Tag Archives: atlantic novels

Wishing and dreading and hoping…


I have just read a novel of such unspeakable beauty that I am overwhelmed. Donna Morrissey’s Sylvanus Now is breathtaking, right from the first vision of Sylvanus jigging fish: right forearm up, left forearm down, left forearm up, right forearm down; to the vision of Adelaide’s eye, sparkling blue. It’s a novel about the changing of the fishery in Newfoundland, when large trawlers came in to rape the seas and the governments abandoned both the sea and the careful tenders of her in favour of cheap fish and way too much of it. It’s a story of a people forced to change their ways of life, and it seems as fresh now as when it was written, as we all cope with a changing economy and hang on the American election with bated breath, wondering what our future in Canada holds, tied as we are to the tails of the American Bald Eagle (a carrion-eater) and the Chinese Tiger (endangered by environmental change).
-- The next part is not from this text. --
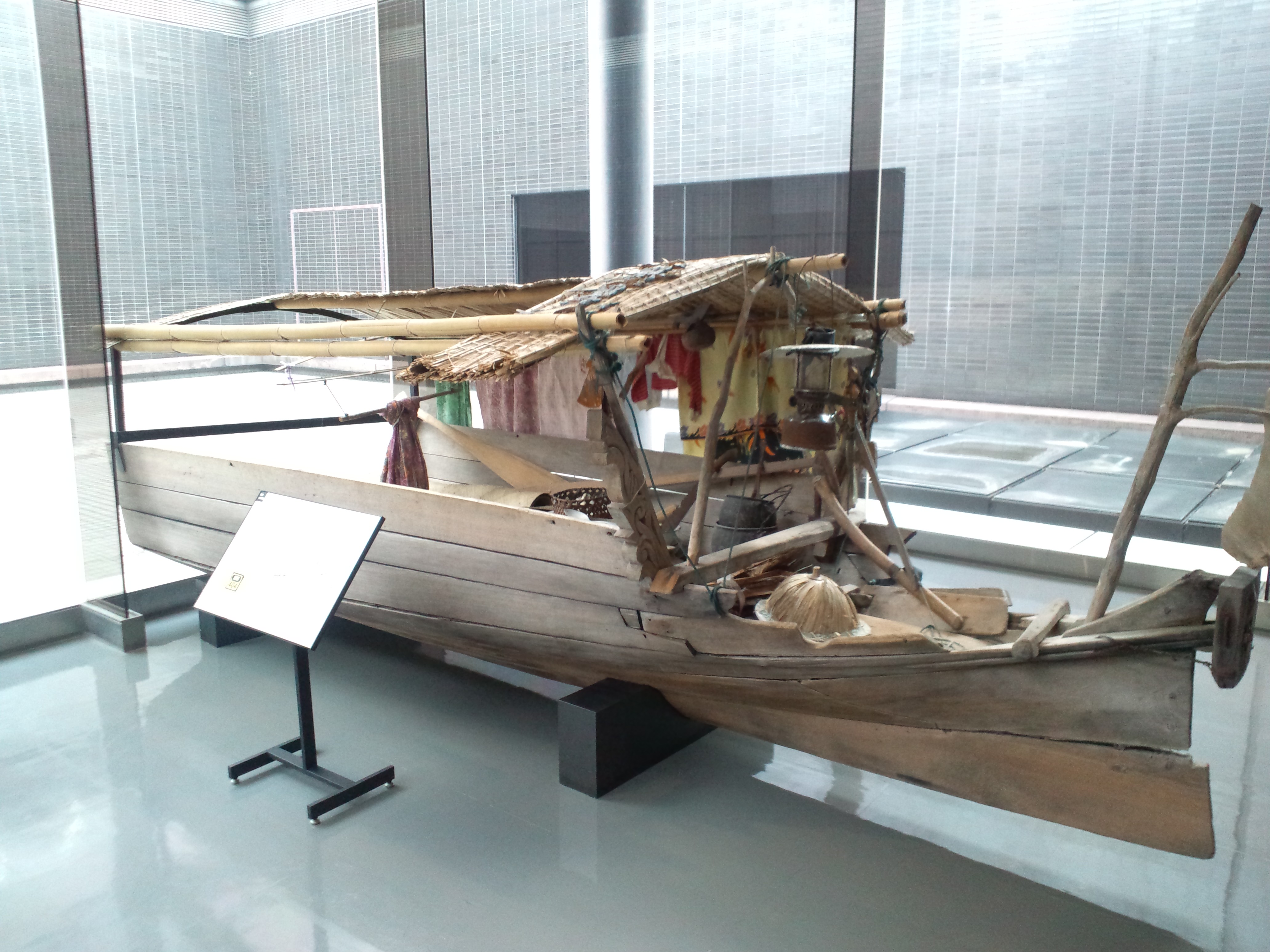 国立民族学博物館（大阪） 家船（マレーシア、サバ州、バジャウ族）

Donna Morrissey has won many awards for her writing, and they are well-deserved. Her power in a sentence is vast. Her ability to evoke the feelings of the people she describes, complicated and earthy and thoughtful and hidden as they are is astonishing.

I can’t believe I hadn’t read her before.
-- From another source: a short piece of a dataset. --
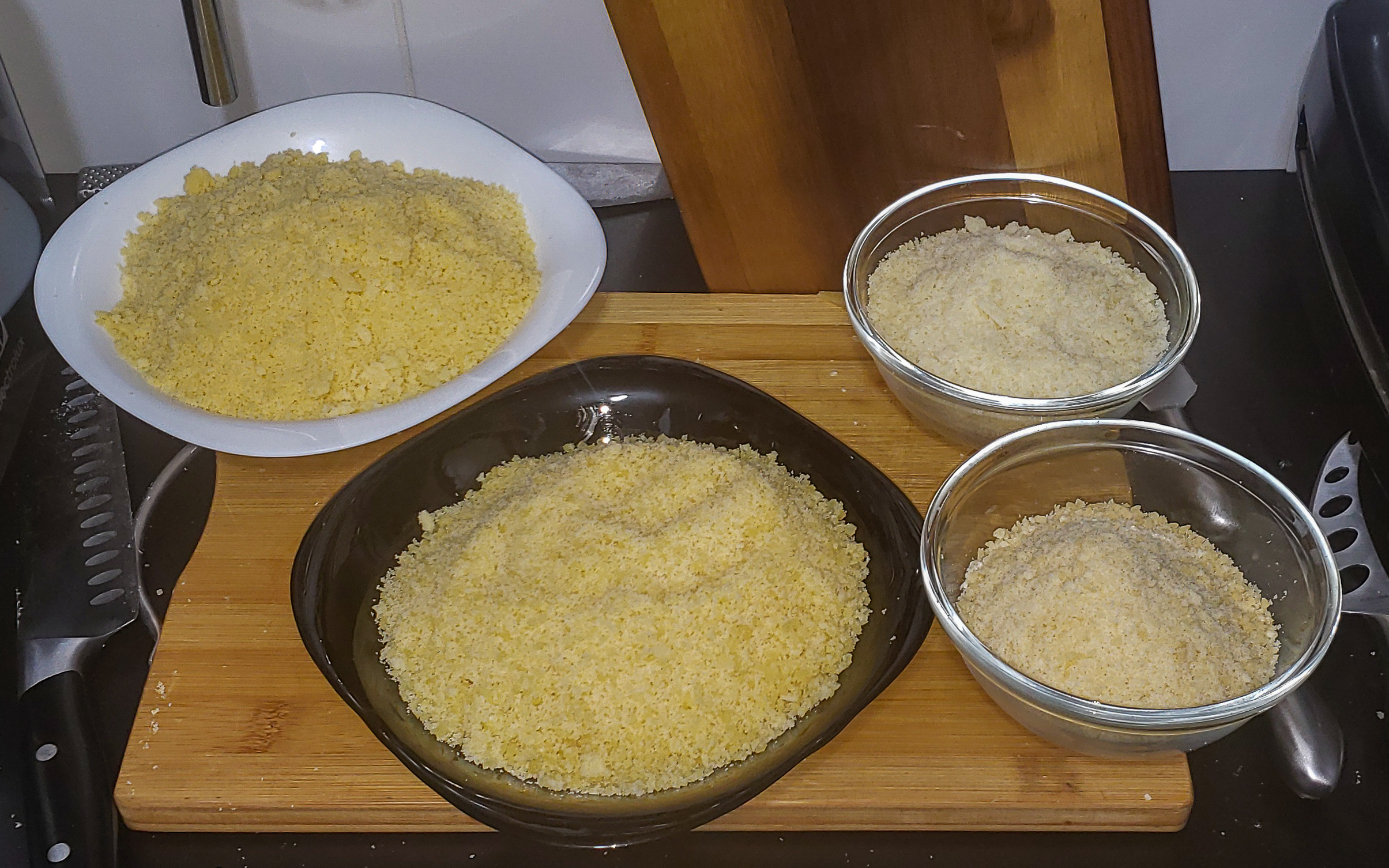 Pão de queijo

I feel small, I do, as I struggle to bring my words to life in even a tenth of the way Morrissey does. I know there are many authors who don’t write this way and are still successful, and who write perfectly acceptable stories and thrillers that make you want to stay up all night or love stories that make you yearn for the glory of new love (well, except for we cynics). But all of my life, despite my stated fondness for the “good enough” story, I’ve yearned to write like Morrissey, like Helen Humphreys, Frances Itani, Bronwyn Wallace. I want to wrestle feelings from readers, transport them, make them feel the sea spray or the bombs thundering or the mud or the fear.

It’s funny the reaction I have when reading such writing. I relax into the book, knowing I am in the hands of a master, knowing the book will take me on a ride and enclose me in its world. I stay awake, eyelids flipping up and down like a blind in the hands of a misbehaving preschooler, unwilling to let the world go, reading just that one more page. With lesser books, I stay alert, less involved, easier to distract, more likely to put it down, even if it is a good book. The great books show me their hearts. I can’t help but respond.

And the feeling lingers. After Sylvanus Now, I want to go out and see the sea, inhale it, feel its call, see the salt-bleached houses, run the wind through my hair.

Fortunately, I live in Nova Scotia. The sea is fifteen minutes away. “Go on, you foolish thing,” I can hear Florry say.